▶ [Extracted records]

━━━━━━

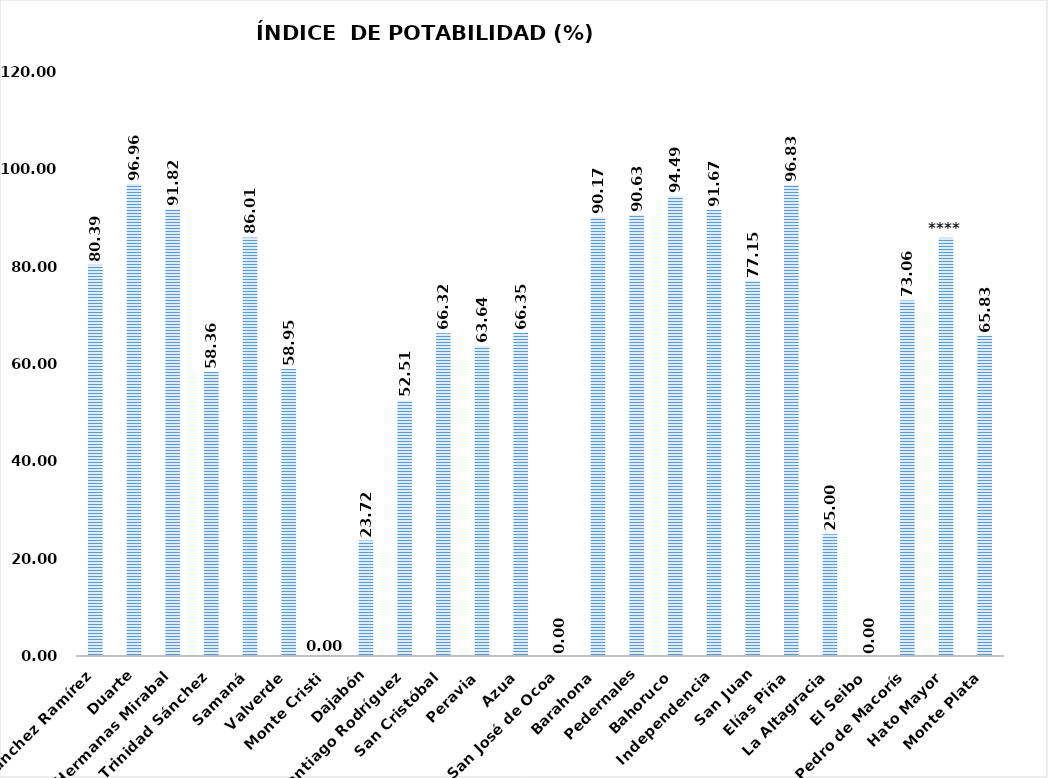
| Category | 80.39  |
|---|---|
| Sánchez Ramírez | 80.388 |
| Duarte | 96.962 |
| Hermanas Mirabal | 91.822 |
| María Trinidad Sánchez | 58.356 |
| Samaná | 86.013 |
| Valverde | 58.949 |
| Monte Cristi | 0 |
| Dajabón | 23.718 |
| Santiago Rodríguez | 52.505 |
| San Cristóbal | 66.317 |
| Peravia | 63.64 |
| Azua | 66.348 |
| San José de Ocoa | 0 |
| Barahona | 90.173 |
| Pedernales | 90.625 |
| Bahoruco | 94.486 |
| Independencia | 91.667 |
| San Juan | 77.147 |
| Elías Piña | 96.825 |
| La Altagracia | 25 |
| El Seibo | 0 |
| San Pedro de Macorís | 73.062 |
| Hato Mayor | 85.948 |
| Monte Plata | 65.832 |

━━━━━━

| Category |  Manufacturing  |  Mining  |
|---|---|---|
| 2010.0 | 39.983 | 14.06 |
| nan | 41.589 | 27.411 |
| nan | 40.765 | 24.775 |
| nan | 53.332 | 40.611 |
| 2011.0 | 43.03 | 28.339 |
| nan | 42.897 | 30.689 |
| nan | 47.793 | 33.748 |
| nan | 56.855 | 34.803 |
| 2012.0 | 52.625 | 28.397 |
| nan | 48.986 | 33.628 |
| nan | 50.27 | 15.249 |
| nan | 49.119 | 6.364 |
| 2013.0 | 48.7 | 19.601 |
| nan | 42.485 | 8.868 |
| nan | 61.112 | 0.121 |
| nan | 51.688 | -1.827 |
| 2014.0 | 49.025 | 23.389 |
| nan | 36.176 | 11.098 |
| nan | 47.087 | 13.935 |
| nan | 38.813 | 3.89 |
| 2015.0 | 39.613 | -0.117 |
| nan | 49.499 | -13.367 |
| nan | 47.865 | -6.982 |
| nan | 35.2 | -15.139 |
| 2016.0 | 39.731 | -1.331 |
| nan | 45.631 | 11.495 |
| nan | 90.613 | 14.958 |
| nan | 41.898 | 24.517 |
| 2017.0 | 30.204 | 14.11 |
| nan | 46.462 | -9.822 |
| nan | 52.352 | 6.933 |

━━━━━━

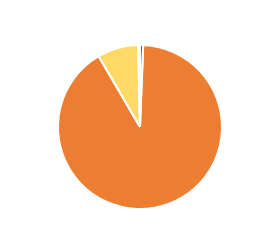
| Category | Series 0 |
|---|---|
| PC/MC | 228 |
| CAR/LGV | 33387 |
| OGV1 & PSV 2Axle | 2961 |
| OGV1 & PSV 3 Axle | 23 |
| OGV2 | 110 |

━━━━━━

▶ [Work task] Pick out every line above that contains the word "Sánchez" and copy it.

▶ [Response to this exercise]
| Sánchez Ramírez | 80.388 |
| María Trinidad Sánchez | 58.356 |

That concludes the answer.